## TASK DESCRIPTION
An exact copy of the data is required, with no pictures in it.

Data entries
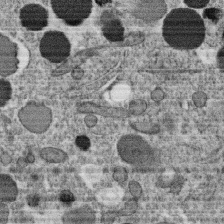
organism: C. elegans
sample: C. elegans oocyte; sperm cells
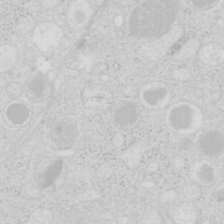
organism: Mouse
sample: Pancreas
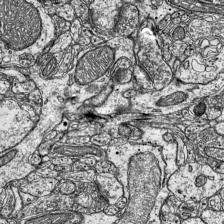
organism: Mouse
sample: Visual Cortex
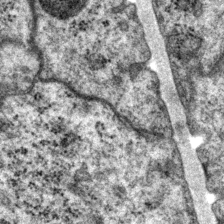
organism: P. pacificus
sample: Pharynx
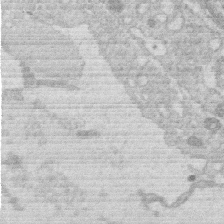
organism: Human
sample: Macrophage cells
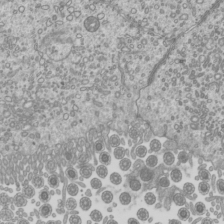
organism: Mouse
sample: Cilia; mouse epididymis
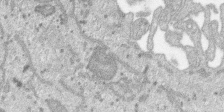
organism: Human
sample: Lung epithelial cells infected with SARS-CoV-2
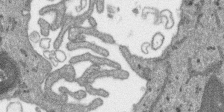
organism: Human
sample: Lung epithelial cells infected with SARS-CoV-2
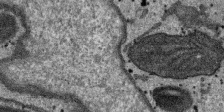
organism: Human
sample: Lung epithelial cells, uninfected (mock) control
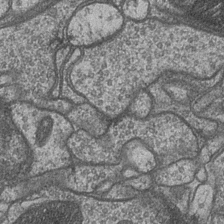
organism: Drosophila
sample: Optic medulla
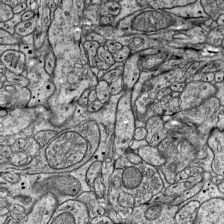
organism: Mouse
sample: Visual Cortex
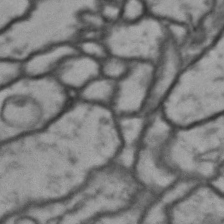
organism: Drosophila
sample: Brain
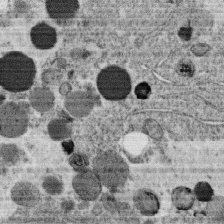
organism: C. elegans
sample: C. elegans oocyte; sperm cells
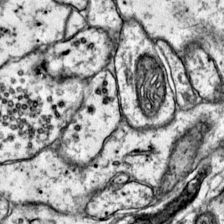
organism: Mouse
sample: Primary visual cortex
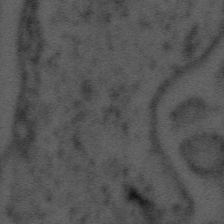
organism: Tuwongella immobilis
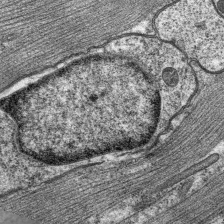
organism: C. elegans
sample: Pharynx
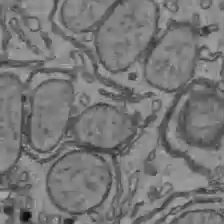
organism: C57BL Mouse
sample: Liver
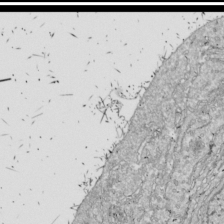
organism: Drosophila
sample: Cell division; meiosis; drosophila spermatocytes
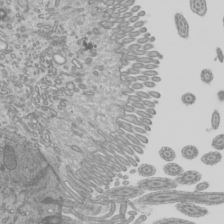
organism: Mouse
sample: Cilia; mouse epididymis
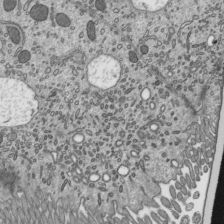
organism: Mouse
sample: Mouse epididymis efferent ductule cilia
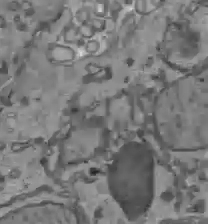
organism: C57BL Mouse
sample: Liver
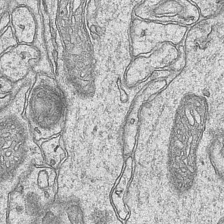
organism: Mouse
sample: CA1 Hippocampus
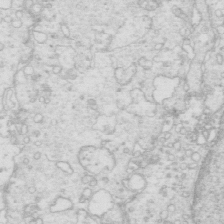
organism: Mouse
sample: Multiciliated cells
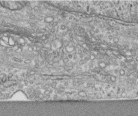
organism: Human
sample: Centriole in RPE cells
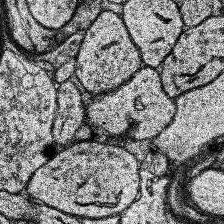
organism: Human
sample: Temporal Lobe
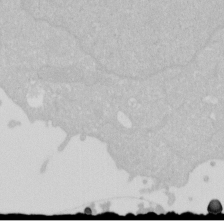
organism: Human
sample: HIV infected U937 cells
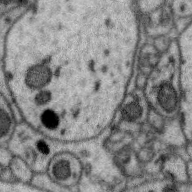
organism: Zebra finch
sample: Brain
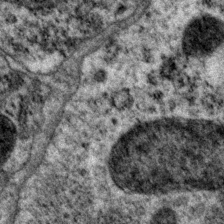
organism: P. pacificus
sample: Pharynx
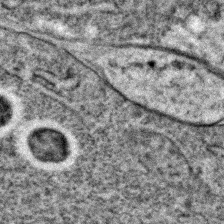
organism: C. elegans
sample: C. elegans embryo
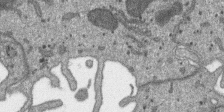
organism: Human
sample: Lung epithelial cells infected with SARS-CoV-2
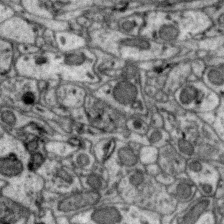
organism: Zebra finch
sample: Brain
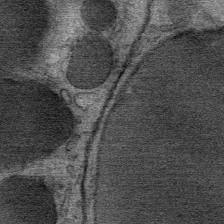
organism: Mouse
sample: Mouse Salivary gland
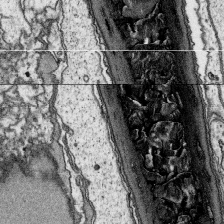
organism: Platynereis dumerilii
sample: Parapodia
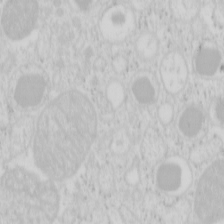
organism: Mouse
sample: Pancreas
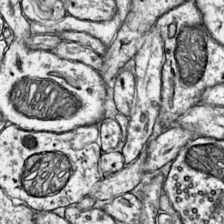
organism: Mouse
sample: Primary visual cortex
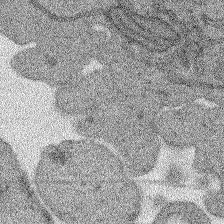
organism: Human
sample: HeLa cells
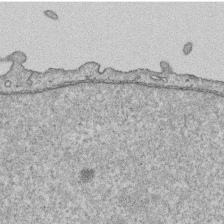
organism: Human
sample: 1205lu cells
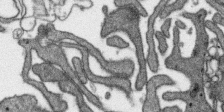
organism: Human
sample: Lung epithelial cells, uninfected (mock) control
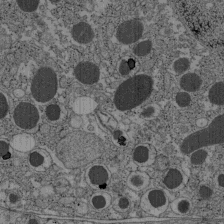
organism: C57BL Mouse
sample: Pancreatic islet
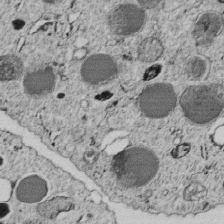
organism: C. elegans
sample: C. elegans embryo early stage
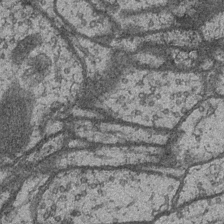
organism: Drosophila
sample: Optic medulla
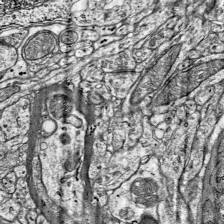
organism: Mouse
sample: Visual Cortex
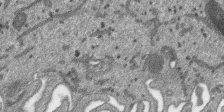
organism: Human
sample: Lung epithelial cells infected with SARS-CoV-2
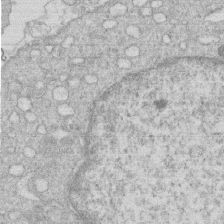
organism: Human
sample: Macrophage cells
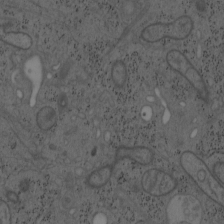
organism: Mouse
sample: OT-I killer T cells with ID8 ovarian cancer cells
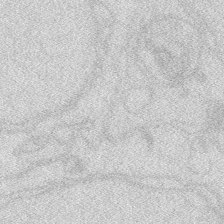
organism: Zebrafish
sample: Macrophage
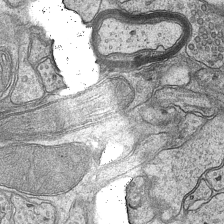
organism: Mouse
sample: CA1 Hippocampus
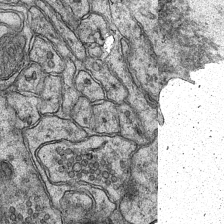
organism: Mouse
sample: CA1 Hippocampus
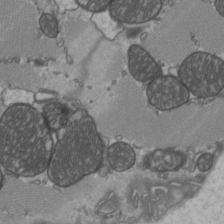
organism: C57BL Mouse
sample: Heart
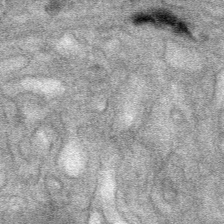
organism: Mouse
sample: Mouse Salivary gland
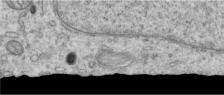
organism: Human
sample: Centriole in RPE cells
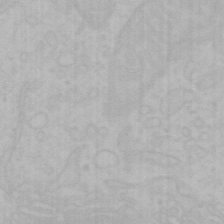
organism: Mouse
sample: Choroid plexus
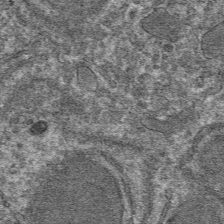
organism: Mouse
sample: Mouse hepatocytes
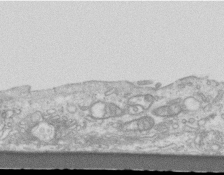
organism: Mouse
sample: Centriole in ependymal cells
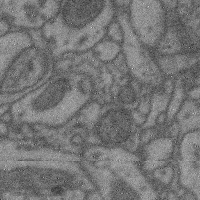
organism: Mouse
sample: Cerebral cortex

## RESULT BELOW
organism: C. elegans
sample: C. elegans oocyte; sperm cells
organism: Mouse
sample: Pancreas
organism: Mouse
sample: Visual Cortex
organism: P. pacificus
sample: Pharynx
organism: Human
sample: Macrophage cells
organism: Mouse
sample: Cilia; mouse epididymis
organism: Human
sample: Lung epithelial cells infected with SARS-CoV-2
organism: Human
sample: Lung epithelial cells infected with SARS-CoV-2
organism: Human
sample: Lung epithelial cells, uninfected (mock) control
organism: Drosophila
sample: Optic medulla
organism: Mouse
sample: Visual Cortex
organism: Drosophila
sample: Brain
organism: C. elegans
sample: C. elegans oocyte; sperm cells
organism: Mouse
sample: Primary visual cortex
organism: Tuwongella immobilis
organism: C. elegans
sample: Pharynx
organism: C57BL Mouse
sample: Liver
organism: Drosophila
sample: Cell division; meiosis; drosophila spermatocytes
organism: Mouse
sample: Cilia; mouse epididymis
organism: Mouse
sample: Mouse epididymis efferent ductule cilia
organism: C57BL Mouse
sample: Liver
organism: Mouse
sample: CA1 Hippocampus
organism: Mouse
sample: Multiciliated cells
organism: Human
sample: Centriole in RPE cells
organism: Human
sample: Temporal Lobe
organism: Human
sample: HIV infected U937 cells
organism: Zebra finch
sample: Brain
organism: P. pacificus
sample: Pharynx
organism: C. elegans
sample: C. elegans embryo
organism: Human
sample: Lung epithelial cells infected with SARS-CoV-2
organism: Zebra finch
sample: Brain
organism: Mouse
sample: Mouse Salivary gland
organism: Platynereis dumerilii
sample: Parapodia
organism: Mouse
sample: Pancreas
organism: Mouse
sample: Primary visual cortex
organism: Human
sample: HeLa cells
organism: Human
sample: 1205lu cells
organism: Human
sample: Lung epithelial cells, uninfected (mock) control
organism: C57BL Mouse
sample: Pancreatic islet
organism: C. elegans
sample: C. elegans embryo early stage
organism: Drosophila
sample: Optic medulla
organism: Mouse
sample: Visual Cortex
organism: Human
sample: Lung epithelial cells infected with SARS-CoV-2
organism: Human
sample: Macrophage cells
organism: Mouse
sample: OT-I killer T cells with ID8 ovarian cancer cells
organism: Zebrafish
sample: Macrophage
organism: Mouse
sample: CA1 Hippocampus
organism: Mouse
sample: CA1 Hippocampus
organism: C57BL Mouse
sample: Heart
organism: Mouse
sample: Mouse Salivary gland
organism: Human
sample: Centriole in RPE cells
organism: Mouse
sample: Choroid plexus
organism: Mouse
sample: Mouse hepatocytes
organism: Mouse
sample: Centriole in ependymal cells
organism: Mouse
sample: Cerebral cortex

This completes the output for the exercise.